A Touch of Malice (Hades & Persephone #3)
Scarlett St. Clair
DEDICATION
To the best Daddy in the whole, wide world.
Before you died, I got to tell you about all sorts of amazing things that were happening for me. We were FaceTiming and you smiled and said, “I am so proud.” Not long after, you’d test positive for COVID. I will always be thankful for our final call. I remember that you didn’t feel good, and I didn’t want to keep you long, but I wanted you to know I loved you—and that was our whole conversation. I miss you, I love you—over and over again.
The next morning, you crashed and went on the vent.
When I saw you in the hospital, I knew it was goodbye. You were struggling and yet, when I took your hand, you opened your beautiful eyes and smiled at me. The next time I saw you, I was picking up your ashes.
I’d give anything to hug you again, to hear your voice and your laugh. To receive a funny text message out of the blue, to rub your bald head and lean on your shoulder, but I know you’re still with me and that you are so proud. I owe my perseverance to you—the person who always believed in what everyone else thought was impossible.
REST IN PEACE
Freddie Lee Nixon
December 23, 1948-November 27, 2020
PART I
“Changes of shape, new forms, are the theme which my spirit impels me now to recite. Inspire me, O gods, and spin me a thread from the world’s beginning down to my own lifetime…”
– OVID’S METAMORPHOSES
CHAPTER I – A TOUCH OF TORMENT
Rough hands parted her legs and skimmed up her thighs, lips followed—a light pressure gliding across her skin. Half-asleep, Persephone arched against the touch, restraints biting into her wrists and ankles. Confused, she tugged on them in an attempt to free her hands and feet but found the bindings would not give. There was something about this, the inability to move, to resist, to fight, that made her heart race and the blood pulse into her throat and head.
“So beautiful.” The words were a whisper against her skin and Persephone froze.
That voice.
She knew that voice.
She’d once considered its owner a friend and now he was an enemy.
“Pirithous.”
His name slipped from between her teeth—laced with rage and fear and disgust. He was the demi-god who had stalked and kidnapped her from the Acropolis.
“Shh,” he whispered, his tongue, wet and cold, slithered against her skin.
A cry tore from her throat. She pressed her thighs together, twisting against the foreign touch ghosting across her skin.
“Tell me what he does that you like,” he whispered, sticky breath bathing her ear, hand skating closer to her center. “I can do better.”
Persephone’s eyes flew open as she sat up, inhaling sharply. Her chest ached and her breathing was ragged, as if she’d just run across the Underworld with a wraith on her heels. It took a moment for her eyes to adjust, to realize she was in Hades’ bed, silk sheets clinging to her dampened skin, fire blazing orange in the hearth opposite them, and beside her was the God of the Dead himself, his energy, dark and electric, charging the air, making it heavy and tangible.
“Are you well?” Hades asked.
His voice was clear, quiet—a soothing tonic she wanted to consume. She looked at him. He rested on his side; his exposed skin burnished by the firelight. His eyes glittered black, dark hair spilling over the sheets like waves in a starless sea. Hours ago, she had clutched it between her fingers as she rode him long and slow and breathless.
She swallowed; her tongue felt swollen.
This was not the first time she’d had this nightmare, nor was it the first time she’d woken to find Hades watching.
“You haven’t slept,” she said.
“No,” He replied, and rose beside her, lifting his hand to brush her cheek. His touch sent a shiver down her spine, straight to her soul. “Tell me.”
When he spoke, it was as if his voice were magic, a spell that coaxed words from her mouth even when they seized in her throat.
“I dreamed of Pirithous again.”
Hades’ hand fell from her cheek and Persephone recognized the expression on his face, the violence in his endless eyes. She felt guilty, having unearthed a part of him that he worked so hard to control.
Pirithous haunted Hades just as much as he haunted her.

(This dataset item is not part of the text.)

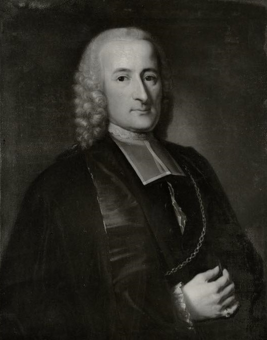 Abraham Benoit (1703–1775), Mitglied des Grossen Rats, Landvogt zu Interlaken, Landvogt zu Brandis.
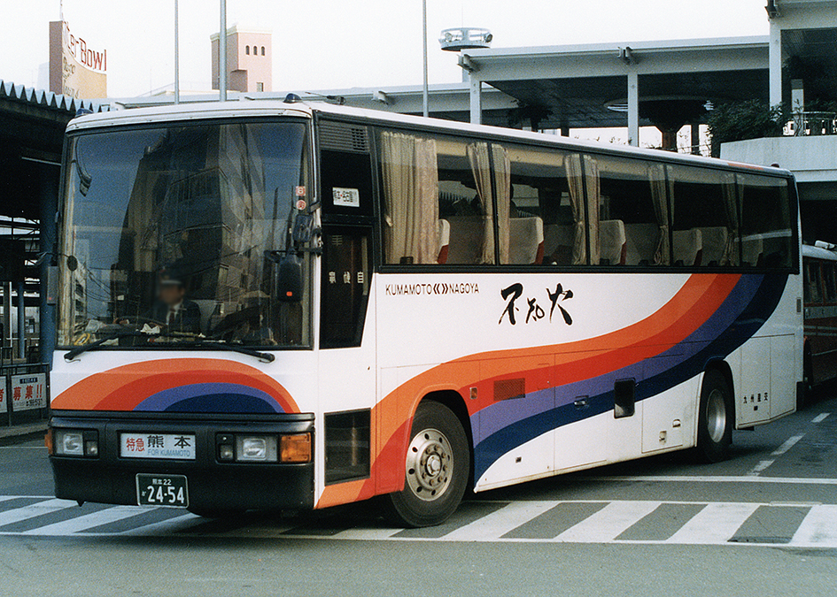 九州産業交通 不知火号 三菱ふそう・エアロクィーン P-MS729S 西工58MC SD-II

“He harms you, even in your sleep,” Hades frowned. “I failed you that day.”
“How could you have known he would take me?”
“I should have known.”
It wasn’t possible, of course, though Hades had argued that was why he had assigned Zofie as her protector, but the Aegis had been patrolling the exterior of the Acropolis during the abduction. She had also not noticed anything out of the ordinary because Pirithous’ exit had been through an underground tunnel.

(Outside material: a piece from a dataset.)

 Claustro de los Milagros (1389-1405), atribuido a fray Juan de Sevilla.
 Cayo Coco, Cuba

Persephone shivered, thinking of how she’d thoughtlessly accepted the demi-god’s help to escape the Acropolis, all the while he’d been planning her abduction.
She would never trust blindly again.
“You are not all seeing, Hades,” Persephone attempted to soothe.
In the days following her rescue from Pirithous’ home, Hades had been in a dark mood, which had culminated in his attempt to punish Zofie by relieving her of her Aegis duties—a move Persephone had halted.